One of the best pieces on this disc is the Echo ad manuale by Samuel Scheidt. Here the various Werke of the organ can be used to realize the echo effects. Scheidt creates the illusion of a crescendo by increasing the speed of the dialogue between the various manuals. Also interesting is the piece by Arnolt Schlick, which is written in 10 parts, four of which should be played on the pedal. One wonders how this was intended to be played, but here both organists share the parts. It is a fascinating and monumental piece that works extremely well on this organ.

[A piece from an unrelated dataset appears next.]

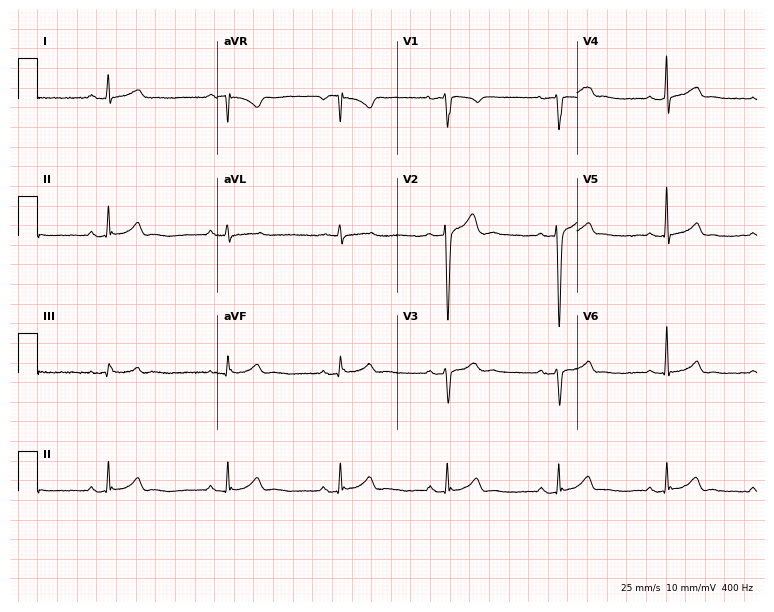
Standard 12-lead ECG recorded from a male, 21 years old. Read as a normal ECG.

As far as the performances are concerned, they are quite good without always being very captivating. In a number of cases I think the tempi are a bit too slow. Bach's already mentioned Toccata, for instance, should have been played a little faster, although I can imagine the acoustics to impose restrictions on the speed of the performances. But I also think the articulation and the differentiation between the notes could have been stronger. Dubious from a historical point of view is the changes in the registration within pieces. It is the combination of music and organ, though, which is the main attraction of this disc. The recording engineer has done a very fine job here, considering the problematic acoustics of a large church like this. On this disc the organ gets the opportunity to shine in its full glory.

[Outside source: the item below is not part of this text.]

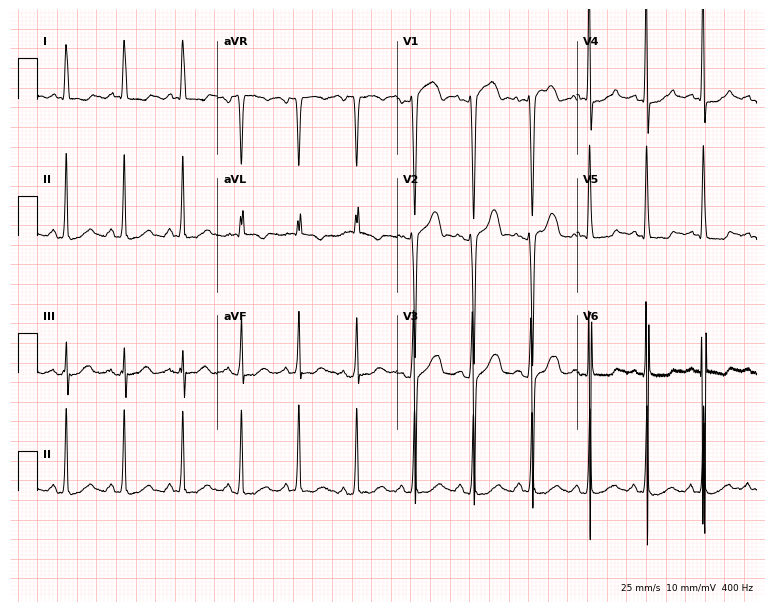
12-lead ECG (7.3-second recording at 400 Hz) from a 36-year-old female patient. Findings include sinus tachycardia (a sinus rate of 100 beats per minute or more).

With the second disc we remain in East Frisia, and again we meet Jürgen Ahrend, who restored the organ in Norden. In the church of Hinte Johann Friedrich Wenthin built an organ between 1776 and 1781. In the early 20th century the decision was taken to replace this organ with a new organ with pneumatic action. As this instrument was too large for the old case this was considerably changed. Unfortunately all remains of the old organ itself - which probably contained some elements of its predecessor - were destroyed. After only 50 years the new organ began to show technical defects. In 1958 Jürgen Ahrend and his associate Gerhard Brunzema built a new organ in the reconstructed case of the Wenthin organ. It was one of the earliest attempts to build an instrument in historical tradition. It is in particular suitable for the repertoire of the North German organ school. The temperament is 'modified mean-tone'.

The title of this disc, translated "Models and developments", gives a survey of the history of organ music from Sweelinck, through his German pupils, to Johann Sebastian Bach. The thread is the chorale 'Vater unser im Himmelreich', whose text was written by Martin Luther, and whose melody is anonymous, probably dating from the Middle Ages. Many composers have written compositions on this melody, so there is a large repertoire to choose from. It is disappointing that Ingo Bredenbach has chosen mostly well-known, and therefore frequently recorded pieces. The only exception is probably the three versets written by Jacob Praetorius. The other works on the programme are equally well-known.

The main interest of this disc is the organ which is historically important as it points into the direction of what was going to be common practice in the decades to come: to restore organs to their original state or to reconstruct organs on the basis of historical data. It is one of many interesting instruments which have been built since. A recording of this instrument is therefore appropriate, and fortunately the acoustics of this church allow the organ to show its full potential.

Ingo Bredenbach's performances are stylish but not very imaginative. As almost all pieces on this disc are available in more than one other recording it is not his interpretations which are the main significance of this disc. I also think some of the tempi are too slow, for instance the fugal sections of Buxtehude's Praeludium in a minor (BuxWV 153.

In general I think this disc is only recommendable to those who have a more than average interest in historical organs and organ building. The booklet contains information about the organ, the programme and about the chorale 'Vater unser im Himmelreich', but only in German. But at least the disposition and the registrations of every single piece is given.